Let's first simplify the inequality:

expanding both sides of the inequality, we get:

(x^2 - 2x + 1)(x^2 - 3) ≥ (1 - 2x + x^2)(5 - 2x)

(x^4 - 3x^2 - 2x^3 + 6x + x^2 - 3) ≥ (5 - 10x + 5x^2 - 2x + 4x^2 - 2x^3)

x^4 - 3x^2 - 2x^3 + 6x + x^2 - 3 ≥ 5 - 10x + 5x^2 - 2x + 4x^2 - 2x^3

Rearranging the terms, we get:

x^4 - 2x^3 - 3x^2 + 5x + 2 ≥ 9x^2 - 12x + 5

Now, let's simplify this inequality further:

x^4 - 2x^3 - 12x^2 + 17x - 3 ≥ 0

This is the simplified form of the given inequality.

Now, we need to solve this inequality for the given condition |x| < 6. This means x can range from -6 to 6.

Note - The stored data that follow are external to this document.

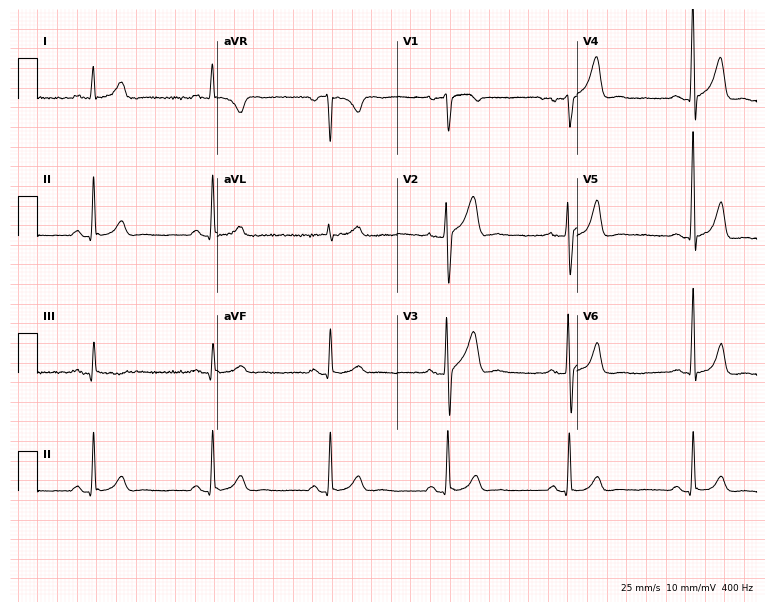
Resting 12-lead electrocardiogram. Patient: a male, 40 years old. None of these six findings is recorded: first-degree AV block, right bundle branch block, left bundle branch block, sinus bradycardia, atrial fibrillation, sinus tachycardia.
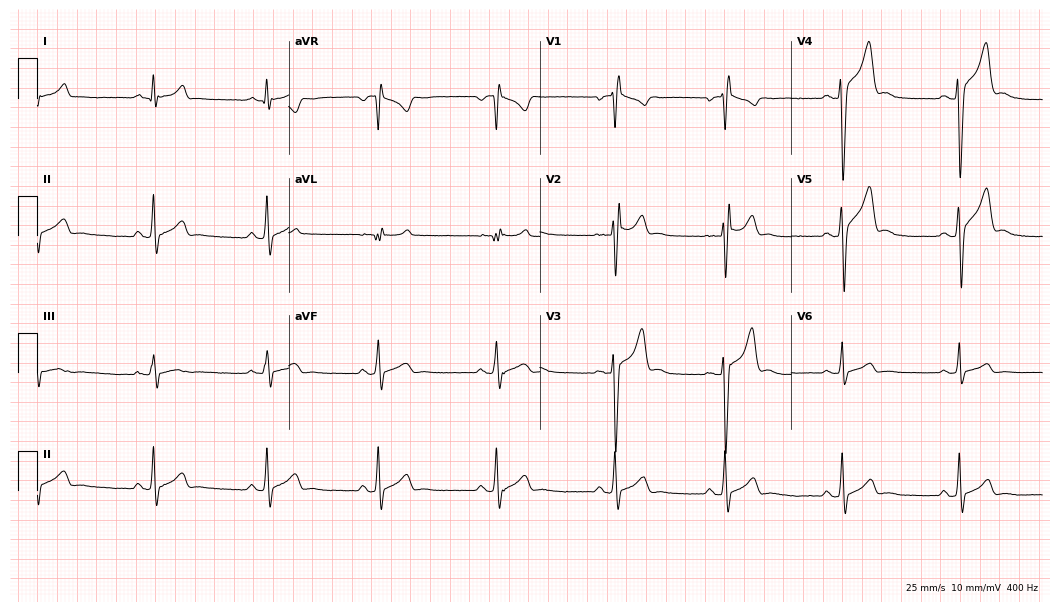
Resting 12-lead electrocardiogram (10.2-second recording at 400 Hz). Patient: a 20-year-old male. The tracing shows right bundle branch block.
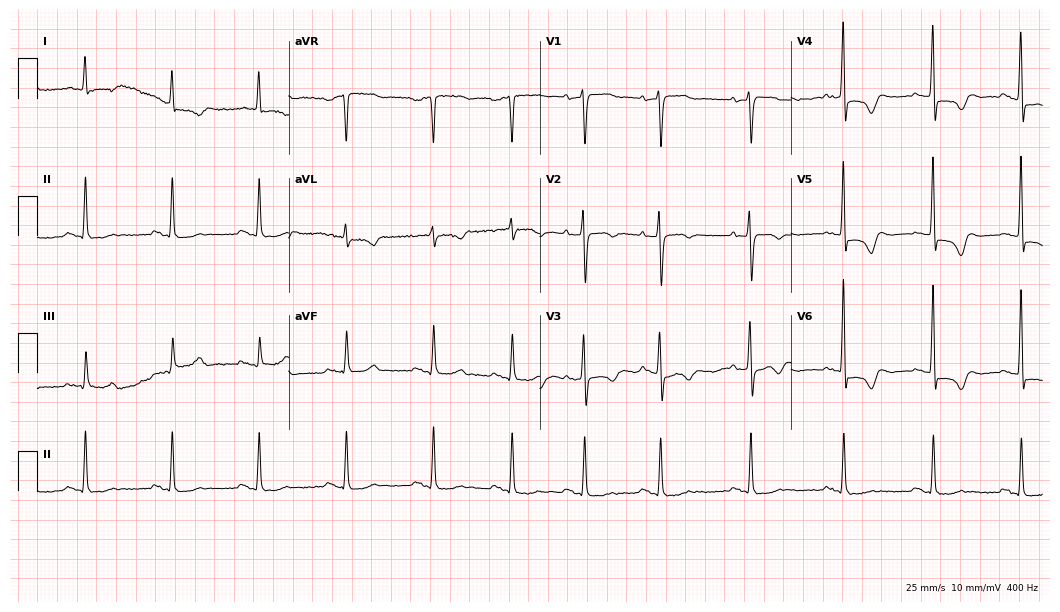
ECG (10.2-second recording at 400 Hz) — an 81-year-old male patient. Screened for six findings — first-degree AV block, right bundle branch block (RBBB), left bundle branch block (LBBB), sinus bradycardia, atrial fibrillation (AF), sinus tachycardia — none is recorded.
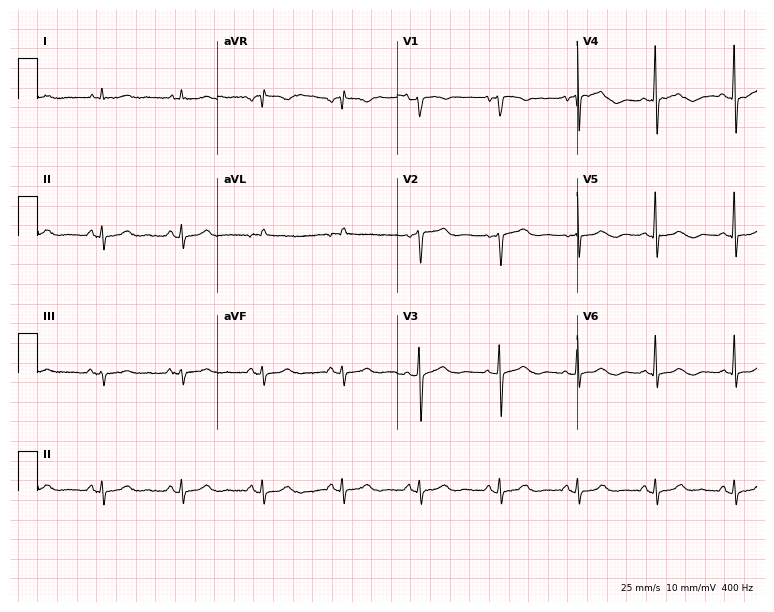
ECG (7.3-second recording at 400 Hz) — a female, 66 years old. Labelled as a normal ECG.
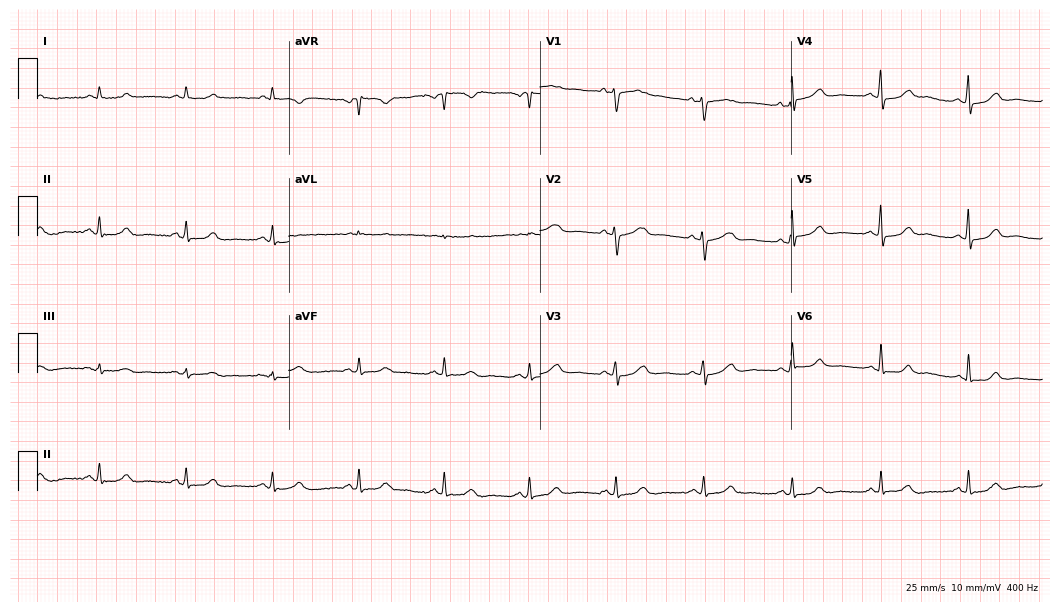
Electrocardiogram, a 68-year-old woman. Overall reading on record: normal ECG.
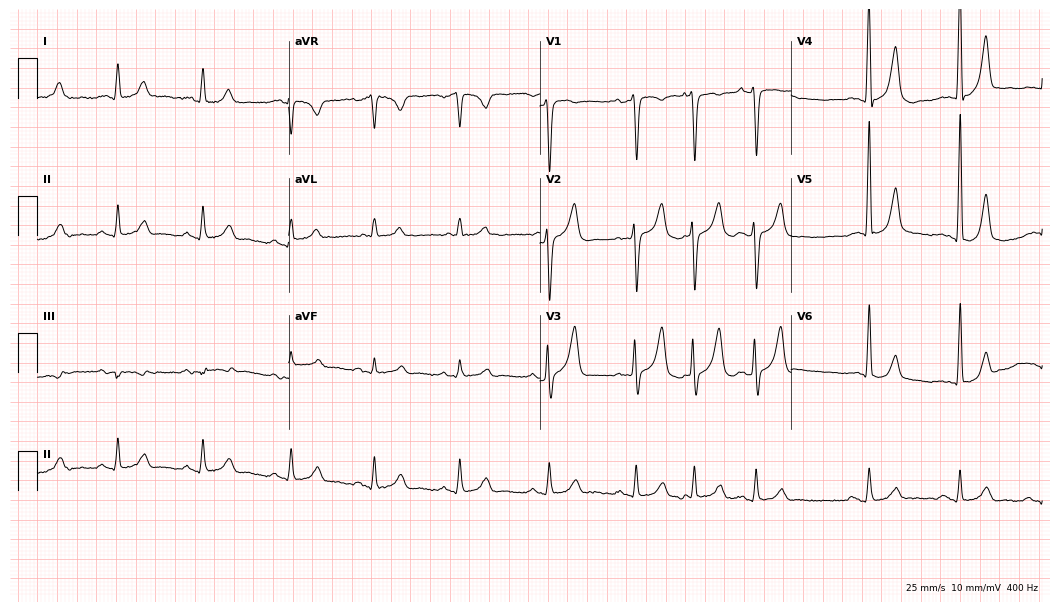
Resting 12-lead electrocardiogram (10.2-second recording at 400 Hz). Patient: a 69-year-old male. None of these six findings is recorded: first-degree AV block, right bundle branch block, left bundle branch block, sinus bradycardia, atrial fibrillation, sinus tachycardia. Findings outside these six are not listed.

To solve this inequality, we can find the roots of the equation:

x^4 - 2x^3 - 12x^2 + 17x - 3 = 0

Unfortunately, this equation is quite complicated and does not seem to have an easy way to find its roots directly. You may try numeric methods or graphing to find the interval where the inequality holds true for |x| < 6.